(Exercise directions) Set down the data below from its first line to the line holding "0 | 0.083 | 0.125 |", inclusive; omit all pictures.

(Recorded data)
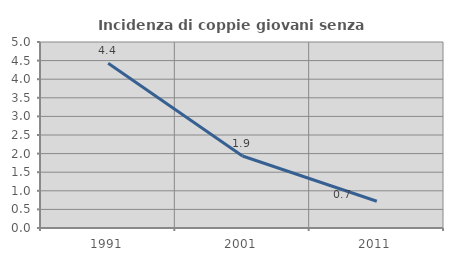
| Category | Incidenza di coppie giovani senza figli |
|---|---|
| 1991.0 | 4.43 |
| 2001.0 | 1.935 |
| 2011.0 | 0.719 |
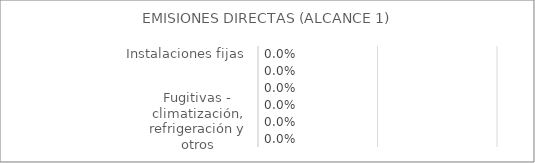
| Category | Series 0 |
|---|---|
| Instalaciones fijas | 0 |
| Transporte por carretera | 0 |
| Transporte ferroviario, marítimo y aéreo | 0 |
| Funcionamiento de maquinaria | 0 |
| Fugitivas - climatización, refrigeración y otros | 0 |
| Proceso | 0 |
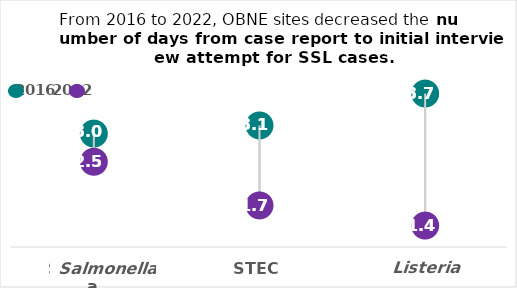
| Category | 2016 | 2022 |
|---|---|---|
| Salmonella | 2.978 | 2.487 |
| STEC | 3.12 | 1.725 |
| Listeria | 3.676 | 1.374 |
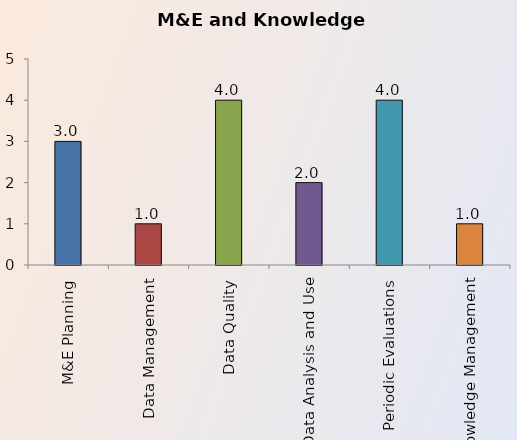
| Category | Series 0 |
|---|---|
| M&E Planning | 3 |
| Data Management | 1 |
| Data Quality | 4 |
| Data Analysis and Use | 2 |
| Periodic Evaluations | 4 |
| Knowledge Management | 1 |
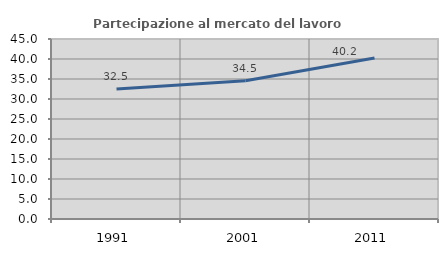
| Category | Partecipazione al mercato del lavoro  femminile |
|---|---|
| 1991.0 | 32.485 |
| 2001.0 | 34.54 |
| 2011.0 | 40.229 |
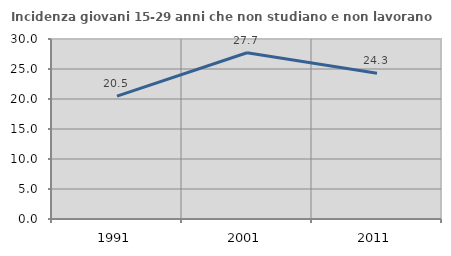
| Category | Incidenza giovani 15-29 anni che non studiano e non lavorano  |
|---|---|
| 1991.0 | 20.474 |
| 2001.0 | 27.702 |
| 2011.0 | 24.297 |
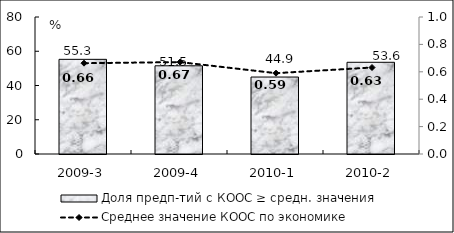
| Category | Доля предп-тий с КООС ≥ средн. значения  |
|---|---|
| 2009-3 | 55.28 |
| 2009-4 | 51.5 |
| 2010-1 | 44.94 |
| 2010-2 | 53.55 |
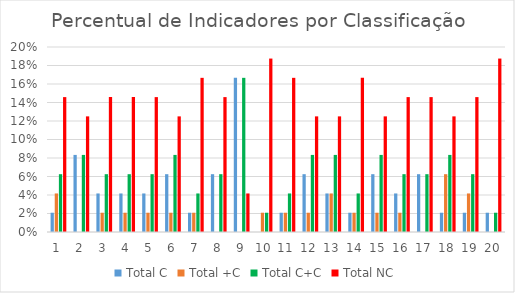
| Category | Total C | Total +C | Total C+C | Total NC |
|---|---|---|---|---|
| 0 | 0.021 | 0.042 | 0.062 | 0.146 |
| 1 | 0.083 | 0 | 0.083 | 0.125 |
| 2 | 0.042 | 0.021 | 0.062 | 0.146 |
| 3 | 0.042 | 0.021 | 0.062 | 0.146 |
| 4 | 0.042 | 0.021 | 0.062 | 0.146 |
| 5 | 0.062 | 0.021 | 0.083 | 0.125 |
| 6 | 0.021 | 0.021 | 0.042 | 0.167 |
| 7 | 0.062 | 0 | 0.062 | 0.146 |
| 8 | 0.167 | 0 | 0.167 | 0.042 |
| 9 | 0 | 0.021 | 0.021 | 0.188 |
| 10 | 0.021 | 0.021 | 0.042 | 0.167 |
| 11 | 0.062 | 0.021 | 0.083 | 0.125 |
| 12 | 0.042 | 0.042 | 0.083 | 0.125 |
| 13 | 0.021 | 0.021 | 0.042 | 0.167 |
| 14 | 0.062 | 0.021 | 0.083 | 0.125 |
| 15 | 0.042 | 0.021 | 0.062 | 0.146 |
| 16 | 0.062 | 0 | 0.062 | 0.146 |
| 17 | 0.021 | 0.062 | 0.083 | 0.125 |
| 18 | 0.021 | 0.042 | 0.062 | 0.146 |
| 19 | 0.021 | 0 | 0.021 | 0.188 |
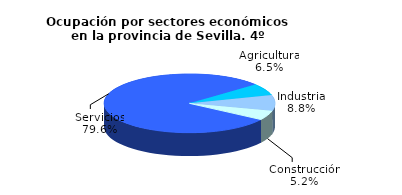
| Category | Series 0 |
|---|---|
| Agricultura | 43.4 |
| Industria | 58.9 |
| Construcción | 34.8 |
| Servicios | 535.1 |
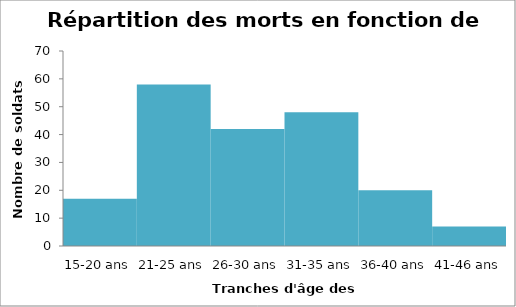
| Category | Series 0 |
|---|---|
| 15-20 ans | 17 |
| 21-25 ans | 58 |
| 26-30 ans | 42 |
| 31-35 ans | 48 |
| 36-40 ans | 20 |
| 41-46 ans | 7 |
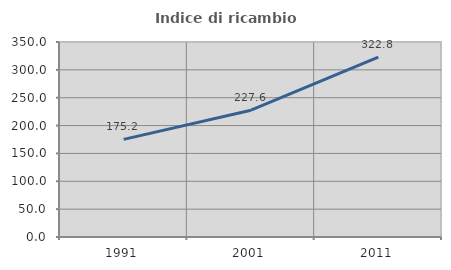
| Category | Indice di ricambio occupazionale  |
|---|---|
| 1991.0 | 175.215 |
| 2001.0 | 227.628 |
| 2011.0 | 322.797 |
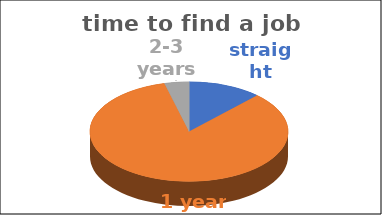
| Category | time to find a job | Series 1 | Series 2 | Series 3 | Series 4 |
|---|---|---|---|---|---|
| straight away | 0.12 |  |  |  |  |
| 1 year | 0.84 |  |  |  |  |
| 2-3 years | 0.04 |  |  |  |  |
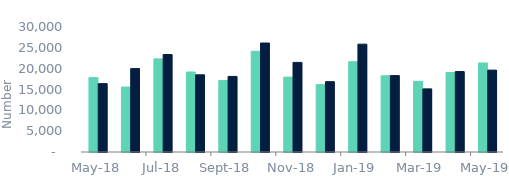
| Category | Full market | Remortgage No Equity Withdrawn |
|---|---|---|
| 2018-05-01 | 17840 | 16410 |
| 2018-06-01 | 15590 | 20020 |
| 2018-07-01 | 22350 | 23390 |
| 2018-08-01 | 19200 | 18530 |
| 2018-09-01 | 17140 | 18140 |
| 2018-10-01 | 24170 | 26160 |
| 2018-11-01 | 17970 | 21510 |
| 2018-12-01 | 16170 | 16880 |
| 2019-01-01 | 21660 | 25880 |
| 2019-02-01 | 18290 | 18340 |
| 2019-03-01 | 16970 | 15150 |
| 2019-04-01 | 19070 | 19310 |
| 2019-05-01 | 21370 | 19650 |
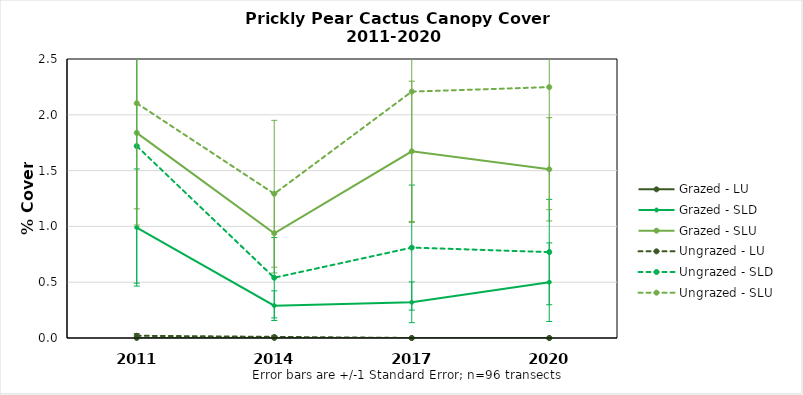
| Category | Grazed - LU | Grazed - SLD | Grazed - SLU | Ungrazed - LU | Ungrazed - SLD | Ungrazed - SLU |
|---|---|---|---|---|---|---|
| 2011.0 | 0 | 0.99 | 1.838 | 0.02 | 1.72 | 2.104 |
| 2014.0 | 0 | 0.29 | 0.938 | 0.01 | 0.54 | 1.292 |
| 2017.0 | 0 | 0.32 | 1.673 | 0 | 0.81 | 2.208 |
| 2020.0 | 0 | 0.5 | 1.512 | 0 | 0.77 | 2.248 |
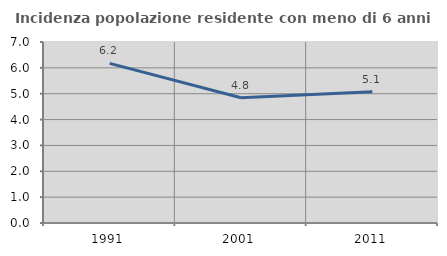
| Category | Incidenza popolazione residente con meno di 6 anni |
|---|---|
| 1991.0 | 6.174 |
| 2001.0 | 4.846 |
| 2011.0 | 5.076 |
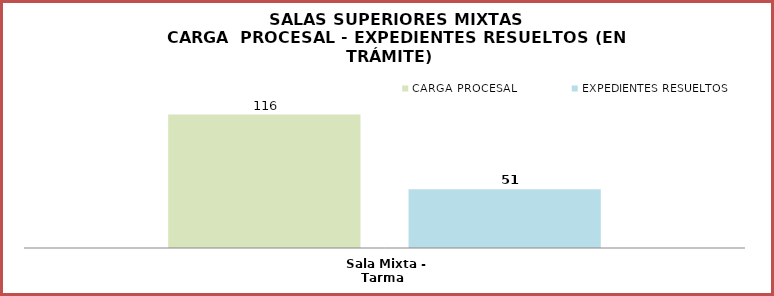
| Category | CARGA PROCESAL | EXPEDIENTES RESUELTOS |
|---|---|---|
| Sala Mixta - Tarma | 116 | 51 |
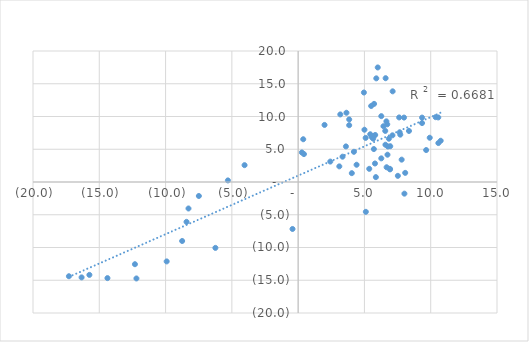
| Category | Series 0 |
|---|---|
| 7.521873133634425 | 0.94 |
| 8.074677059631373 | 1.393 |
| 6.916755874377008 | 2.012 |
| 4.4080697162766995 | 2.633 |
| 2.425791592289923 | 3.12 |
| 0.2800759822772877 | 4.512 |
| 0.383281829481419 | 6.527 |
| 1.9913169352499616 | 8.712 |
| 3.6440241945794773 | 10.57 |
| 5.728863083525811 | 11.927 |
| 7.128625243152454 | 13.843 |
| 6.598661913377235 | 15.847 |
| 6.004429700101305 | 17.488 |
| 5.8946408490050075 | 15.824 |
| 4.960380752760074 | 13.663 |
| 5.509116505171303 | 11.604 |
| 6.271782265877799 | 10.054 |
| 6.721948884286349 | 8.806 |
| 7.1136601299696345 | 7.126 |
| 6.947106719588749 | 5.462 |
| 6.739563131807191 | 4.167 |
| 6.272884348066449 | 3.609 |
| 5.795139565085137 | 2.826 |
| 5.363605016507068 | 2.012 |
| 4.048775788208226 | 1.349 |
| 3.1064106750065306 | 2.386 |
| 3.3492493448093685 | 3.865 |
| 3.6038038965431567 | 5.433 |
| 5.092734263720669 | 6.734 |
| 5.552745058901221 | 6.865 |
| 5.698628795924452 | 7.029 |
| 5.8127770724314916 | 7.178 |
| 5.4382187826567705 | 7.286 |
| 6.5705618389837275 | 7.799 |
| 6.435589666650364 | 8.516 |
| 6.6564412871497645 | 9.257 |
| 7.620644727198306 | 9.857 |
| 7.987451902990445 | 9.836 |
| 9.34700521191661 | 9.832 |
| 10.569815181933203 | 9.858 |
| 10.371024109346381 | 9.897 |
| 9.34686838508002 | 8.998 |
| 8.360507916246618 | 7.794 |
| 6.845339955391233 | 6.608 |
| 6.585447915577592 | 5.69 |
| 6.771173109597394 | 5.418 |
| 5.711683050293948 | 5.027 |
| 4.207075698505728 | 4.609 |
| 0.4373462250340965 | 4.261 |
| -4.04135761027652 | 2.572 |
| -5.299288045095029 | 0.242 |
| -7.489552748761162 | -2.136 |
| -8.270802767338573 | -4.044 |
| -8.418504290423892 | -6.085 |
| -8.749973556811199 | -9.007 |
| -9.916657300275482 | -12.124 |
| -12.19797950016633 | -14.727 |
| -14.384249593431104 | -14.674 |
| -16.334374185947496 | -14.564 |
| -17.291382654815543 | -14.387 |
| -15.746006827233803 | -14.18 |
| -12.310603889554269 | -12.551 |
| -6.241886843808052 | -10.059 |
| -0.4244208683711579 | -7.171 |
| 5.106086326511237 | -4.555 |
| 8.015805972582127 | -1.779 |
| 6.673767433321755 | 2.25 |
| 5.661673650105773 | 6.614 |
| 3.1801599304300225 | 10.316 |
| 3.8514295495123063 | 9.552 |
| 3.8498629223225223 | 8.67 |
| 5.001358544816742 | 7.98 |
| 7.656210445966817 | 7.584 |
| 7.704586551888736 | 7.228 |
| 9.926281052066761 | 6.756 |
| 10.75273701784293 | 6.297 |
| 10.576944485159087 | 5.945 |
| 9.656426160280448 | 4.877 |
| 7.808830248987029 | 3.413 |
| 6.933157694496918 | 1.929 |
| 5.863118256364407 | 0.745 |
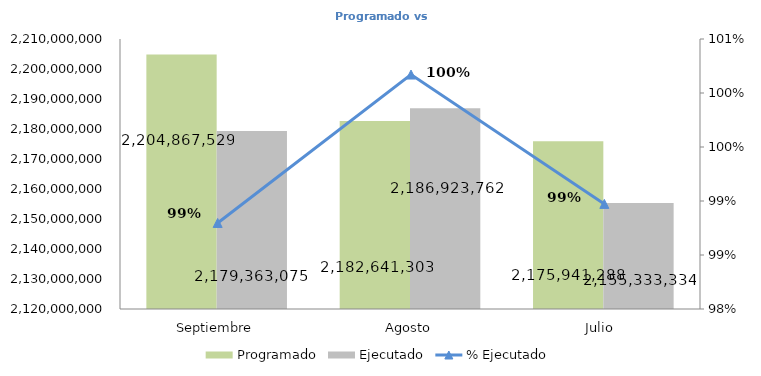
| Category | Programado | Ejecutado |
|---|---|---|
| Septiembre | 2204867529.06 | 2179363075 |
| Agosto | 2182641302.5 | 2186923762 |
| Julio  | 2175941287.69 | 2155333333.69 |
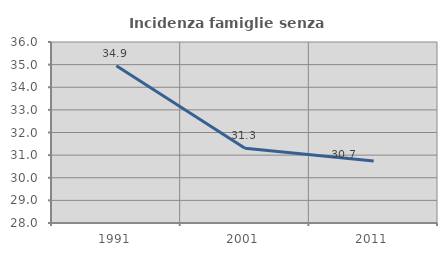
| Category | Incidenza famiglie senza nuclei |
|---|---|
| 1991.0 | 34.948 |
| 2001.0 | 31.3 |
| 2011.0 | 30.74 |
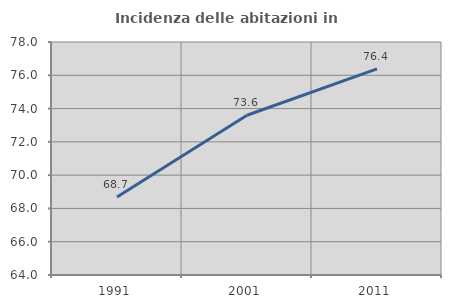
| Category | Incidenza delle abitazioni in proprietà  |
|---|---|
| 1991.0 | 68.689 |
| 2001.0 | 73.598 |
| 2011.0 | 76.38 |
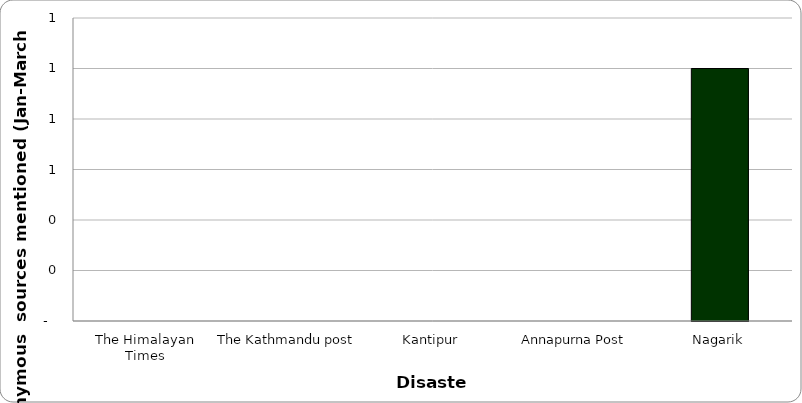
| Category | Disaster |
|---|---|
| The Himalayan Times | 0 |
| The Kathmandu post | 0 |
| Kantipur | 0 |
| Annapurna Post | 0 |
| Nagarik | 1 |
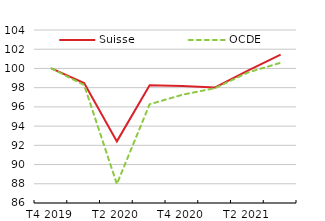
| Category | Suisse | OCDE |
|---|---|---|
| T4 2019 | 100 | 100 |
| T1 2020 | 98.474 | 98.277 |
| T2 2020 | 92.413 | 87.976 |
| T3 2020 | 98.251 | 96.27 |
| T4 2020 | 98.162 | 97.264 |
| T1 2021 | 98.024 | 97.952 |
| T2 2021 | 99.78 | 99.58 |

(Solution below)
| Category | Incidenza di coppie giovani senza figli |
|---|---|
| 1991.0 | 4.43 |
| 2001.0 | 1.935 |
| 2011.0 | 0.719 |
| Category | Series 0 |
|---|---|
| Instalaciones fijas | 0 |
| Transporte por carretera | 0 |
| Transporte ferroviario, marítimo y aéreo | 0 |
| Funcionamiento de maquinaria | 0 |
| Fugitivas - climatización, refrigeración y otros | 0 |
| Proceso | 0 |
| Category | 2016 | 2022 |
|---|---|---|
| Salmonella | 2.978 | 2.487 |
| STEC | 3.12 | 1.725 |
| Listeria | 3.676 | 1.374 |
| Category | Series 0 |
|---|---|
| M&E Planning | 3 |
| Data Management | 1 |
| Data Quality | 4 |
| Data Analysis and Use | 2 |
| Periodic Evaluations | 4 |
| Knowledge Management | 1 |
| Category | Partecipazione al mercato del lavoro  femminile |
|---|---|
| 1991.0 | 32.485 |
| 2001.0 | 34.54 |
| 2011.0 | 40.229 |
| Category | Incidenza giovani 15-29 anni che non studiano e non lavorano  |
|---|---|
| 1991.0 | 20.474 |
| 2001.0 | 27.702 |
| 2011.0 | 24.297 |
| Category | Доля предп-тий с КООС ≥ средн. значения  |
|---|---|
| 2009-3 | 55.28 |
| 2009-4 | 51.5 |
| 2010-1 | 44.94 |
| 2010-2 | 53.55 |
| Category | Total C | Total +C | Total C+C | Total NC |
|---|---|---|---|---|
| 0 | 0.021 | 0.042 | 0.062 | 0.146 |
| 1 | 0.083 | 0 | 0.083 | 0.125 |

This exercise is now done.